Joshua Learn, Contributor

(Inside Science) -- Mars is known for its dust storms, which can cause problems for lander equipment and block out the sun that fuels solar panels. These punishing storms, which can last for weeks, have already caused damage to equipment and even killed NASA’s Opportunity rover. But they could also be dangerous to astronauts on the ground, who would rely on solar power for oxygen, heat, and water cleansing during future missions.

Vera Schorbach, a professor of wind energy at the Hamburg University of Applied Sciences in Germany, was curious to see whether wind turbines could harness the power of these storms, filling in for solar panels on the Red Planet during times of need.

"I asked myself, 'Why don't they have a wind turbine if they have dust storms,'" said Schorbach, the lead author of a study about the potential for wind power on Mars published recently in the journal Acta Astronautica.

She took wind speed and dust storm data collected by the NASA Viking 2 lander, which landed on Mars in 1976. She then conducted a site assessment similar to the way wind energy companies look for suitable areas to build turbines on Earth.

Schorbach was surprised to find that the wind speed wasn't always very high during dust storms.

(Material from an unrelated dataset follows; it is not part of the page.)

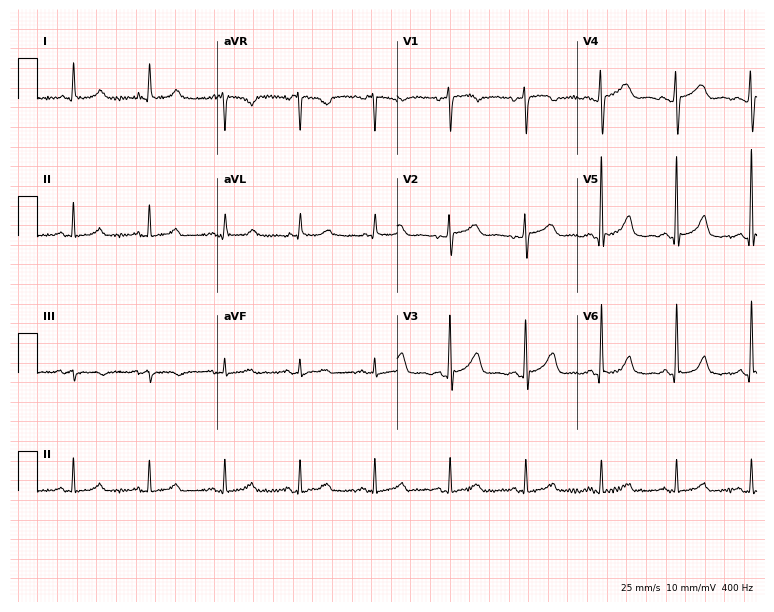
ECG (7.3-second recording at 400 Hz) — a female, 53 years old. Labelled as a normal ECG.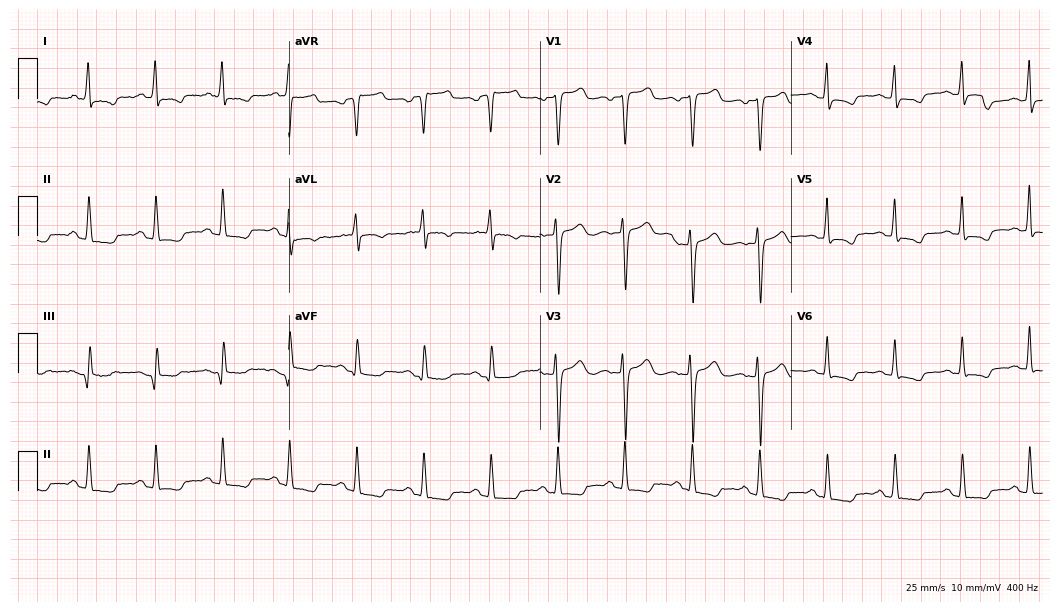
Electrocardiogram, a female, 66 years old. Of the six screened findings (first-degree AV block, right bundle branch block, left bundle branch block, sinus bradycardia, atrial fibrillation, sinus tachycardia), none is recorded.

In fact, some of the highest wind speeds occurred on Mars when there wasn't a storm.

Furthermore, since the atmosphere on Mars is so thin, the wind is mostly driven by the sun, and it dies down during the night when it might be most needed to fill in for shortcomings in solar power.

To provide water cleaning, heating, oxygen generation and other necessary services for a crew of five or six astronauts, you would need an average of 80 kilowatts of power. But the thin atmosphere also provides another hitch in wind power possibilities. To provide that much energy on Mars, you would need three turbines with rotor diameters of 50 meters -- a size that isn't feasible.

"You would need a large crane to assemble it, you would need large structures to transport it," Schorbach said. If you used rotors with 10-meter diameters, you would need 142 turbines. "This was a bit disappointing because you would really need a large number of turbines," she continued. "No starship wants to transport this."

But the idea is still promising, she said. While the traditional ground-based turbines used on Earth may not work on Mars, some researchers are currently working on plans for airborne wind energy systems that basically behave like kites. And, promisingly, Mars has faster wind speeds at higher elevations.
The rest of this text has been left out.